▶ **RECORDED DATA**
=-=-=
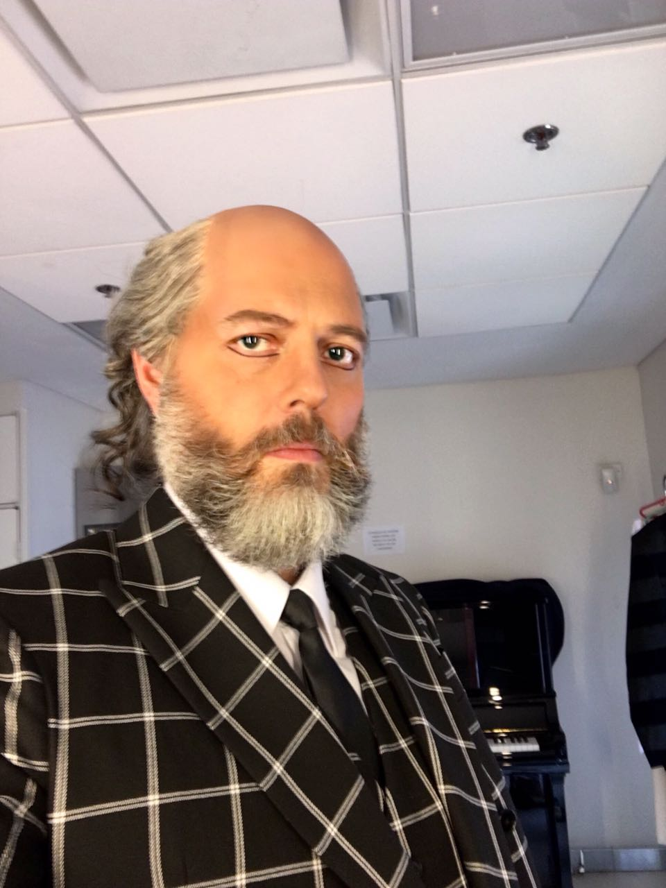 Leonardo Estévez interpretando el papel del conde Francesco Cenci (ópera de Alberto Ginastera Beatrix Cenci) - Foto tomada en el camarín del Teatro Colon
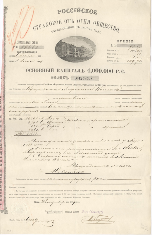 Страховой полис Российского от огня страхового общества. Начало ХХ века
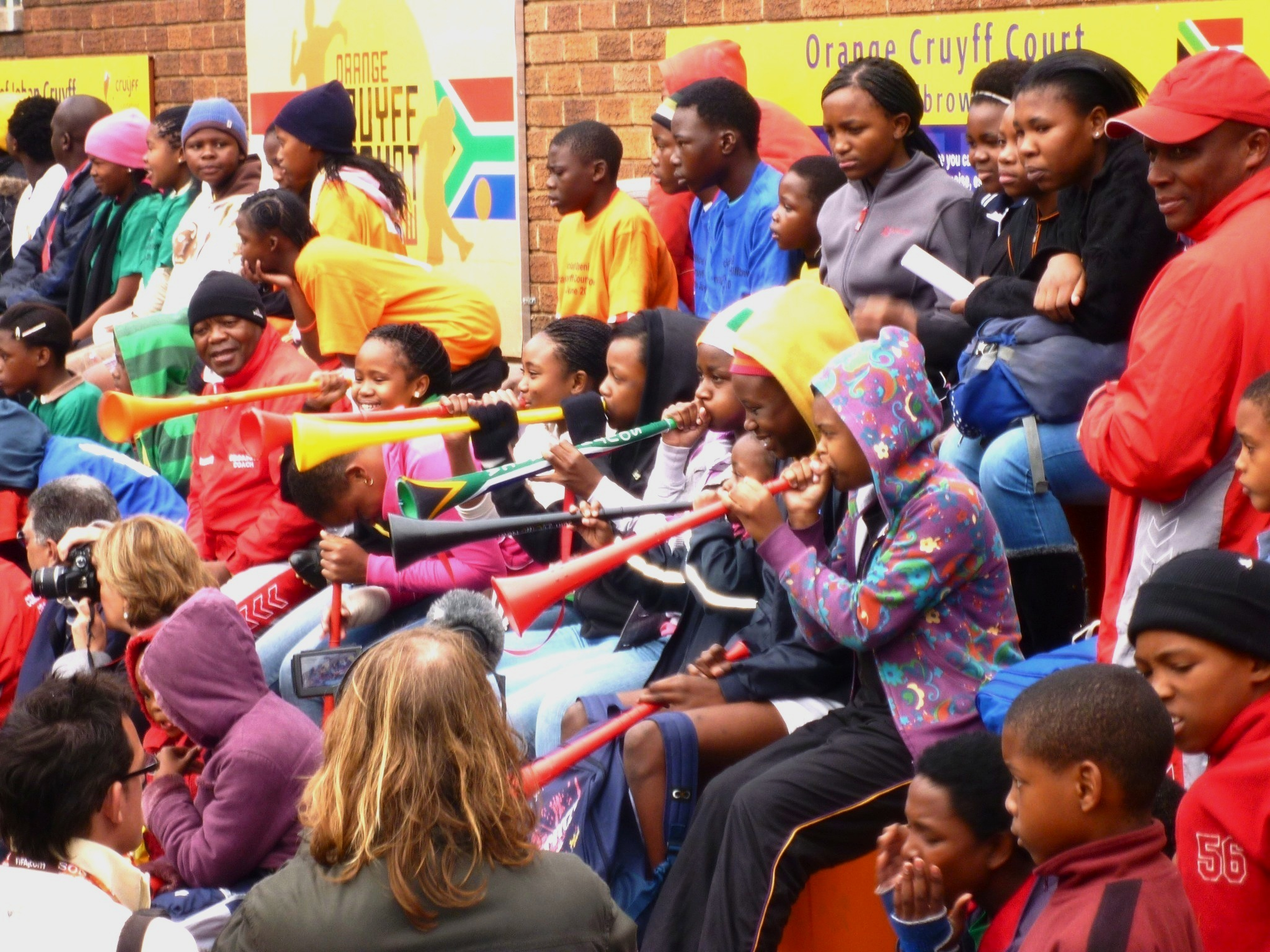 Vuvuzela op de tribune
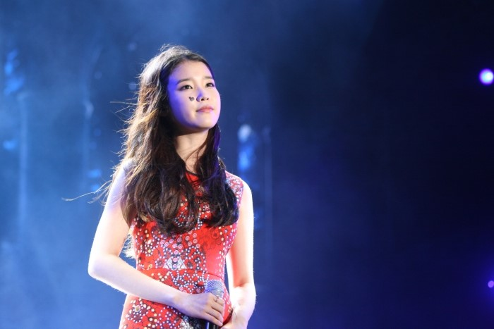 2012년 7월 3일 여수 엑스포 팝 페스티벌에서 아이유.
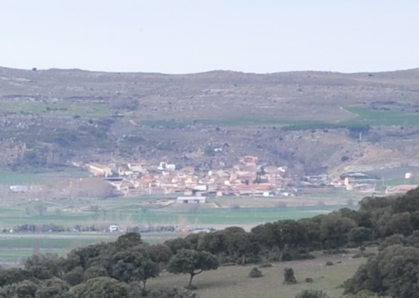 Panorámica de Salobral, Muñopepe y La Serrada en el valle de Amblés desde la sierra de Yemas, Provincia de Ávila, España.
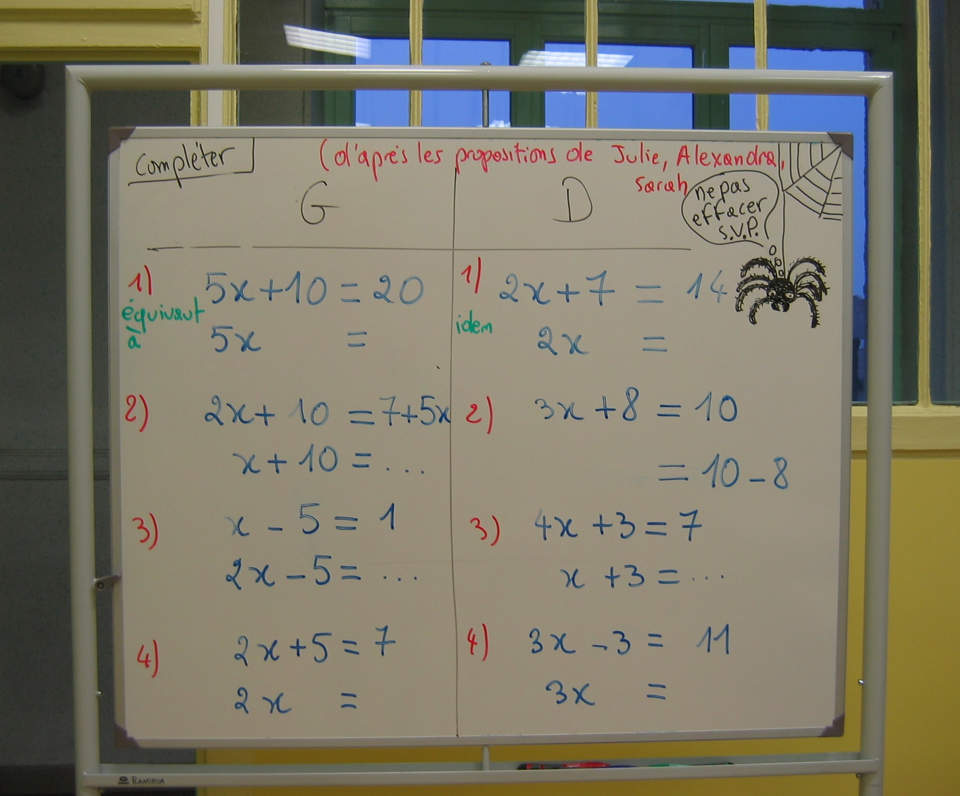 Contrôle travaux numériques Niveau 5èmes - sur la base de propositions d'élèves - Jarny France
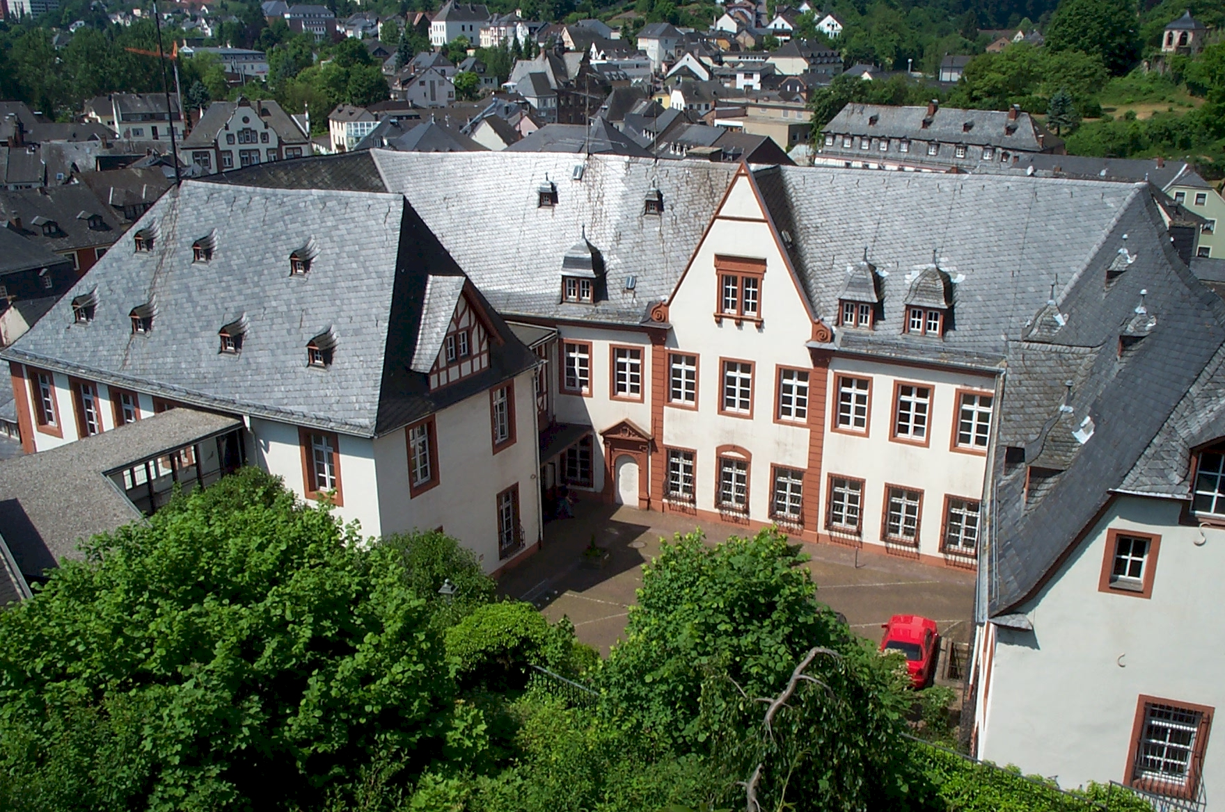 Haus Warsberg - Sitz der Verbandsgemeindeverwaltung Saarburg
=-=-=
▶ **ASSIGNMENT**
Before answering, find the line with "2012년 7월 3일 여수 엑스포 팝 페스티벌에서 아이유." in the records above; then reproduce exactly each line from the first through that line, leaving out pictures.

▶ **RESULT**
 Leonardo Estévez interpretando el papel del conde Francesco Cenci (ópera de Alberto Ginastera Beatrix Cenci) - Foto tomada en el camarín del Teatro Colon
 Страховой полис Российского от огня страхового общества. Начало ХХ века
 Vuvuzela op de tribune
 2012년 7월 3일 여수 엑스포 팝 페스티벌에서 아이유.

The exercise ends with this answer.